A workaround for the trigger issue is to dynamically generate the CREATE TRIGGER code, and drop and re-create the trigger, as part of the swap. First, let's put a trigger back on the *current* table in live (you can decide in your scenario if you even need a trigger on the prep version of the table at all):
CREATE TRIGGER live.trig_live
ON live.t1
FOR INSERT
AS
BEGIN
SELECT i.id, msg = 'live.trig'
FROM inserted AS i
INNER JOIN live.t1 AS t
ON i.id = t.id;
END
GO
Now, a quick example of how our new schema swap would work (and you may have to adjust this to deal with each trigger, if you have multiple triggers, and repeat it for the schema on the prep version, if you need to maintain a trigger there too. Take special care that the below code, for brevity, assumes that there is only *one* trigger on live.t1.
BEGIN TRANSACTION;
DECLARE
@sql1 NVARCHAR(MAX),
@sql2 NVARCHAR(MAX);
SELECT
@sql1 = N'DROP TRIGGER live.' + QUOTENAME(name) + ';',
@sql2 = OBJECT_DEFINITION([object_id])
FROM sys.triggers
WHERE [parent_id] = OBJECT_ID(N'live.t1');
EXEC sp_executesql @sql1; -- drop the trigger before the transfer
ALTER SCHEMA holder TRANSFER prep.t1;
ALTER SCHEMA prep TRANSFER live.t1;
ALTER SCHEMA live TRANSFER holder.t1;
EXEC sp_executesql @sql2; -- re-create it after the transfer
COMMIT TRANSACTION;
Another (less desirable) workaround would be to perform the entire schema swap operation twice, including whatever operations occur against the prep version of the table. Which largely defeats the purpose of the schema swap in the first place: reducing the time users can't access the table(s) and bringing them the updated data with minimal interruption.

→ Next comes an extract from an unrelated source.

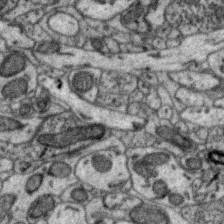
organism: Zebra finch
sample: Brain

I wonder how it would work if instead of a schema swap it was a partition swap. It would require an enterprise edition but I believe you could use the SWITCH functionality to do something similar to the schema swap only without the difficulties you mentioned above. It would be more complicated but potentially more automated.
I'm using this technique and getting schema modification locks (LKC_M_SCH_M).
The only thing unusual about the table involved is it has:
a primary key CompanyID int
an index on CompanyName varchar(50)
a GUID old_CompanyID
Do you think one of these could be interfering?
Thanks
I would expect schema modification locks, but I would not expect them to interfere with your operations unless you are including other activities in your transaction (or you have inadvertently nested transactions, which isn't really nesting in SQL Server).
I used the following code (on a SQL2016 Developer edition install) to do the schema switching:-
DECLARE
@variable VARCHAR(MAX)
,@sql VARCHAR(MAX);
DECLARE c CURSOR FAST_FORWARD READ_ONLY FOR
SELECT
t.TABLE_NAME
FROM
INFORMATION_SCHEMA.TABLES AS t
WHERE
t.TABLE_SCHEMA = 'shadow'
ORDER BY
t.TABLE_NAME
–SELECT 'Dim_Clinic'
OPEN c;
FETCH NEXT FROM c
INTO
@variable;
WHILE @@FETCH_STATUS = 0
BEGIN
PRINT @variable;
BEGIN TRANSACTION;
SET @sql = 'ALTER SCHEMA dummy TRANSFER dbo.' + @variable;
EXECUTE (@sql)
SET @sql = 'ALTER SCHEMA dbo TRANSFER shadow.' + @variable;
EXECUTE (@sql)
COMMIT;
SET @sql = 'ALTER SCHEMA shadow TRANSFER dummy.' + @variable;
EXECUTE (@sql)
FETCH NEXT FROM c
INTO
@variable;
END;
CLOSE c;
DEALLOCATE c;
It would appear that the trigger has gone from the "main" table (that was on the dbo schema) into the shadow copy.
Looking at the trigger definition, it has also changed so it points to the correct table. The copy of the table that has moved from shadow to dbo doesn't have a trigger on it.
Not sure if this helps anyone, but thought it useful to post just in case.
Yes, that's expected, the trigger is tied to the object_id, not the name.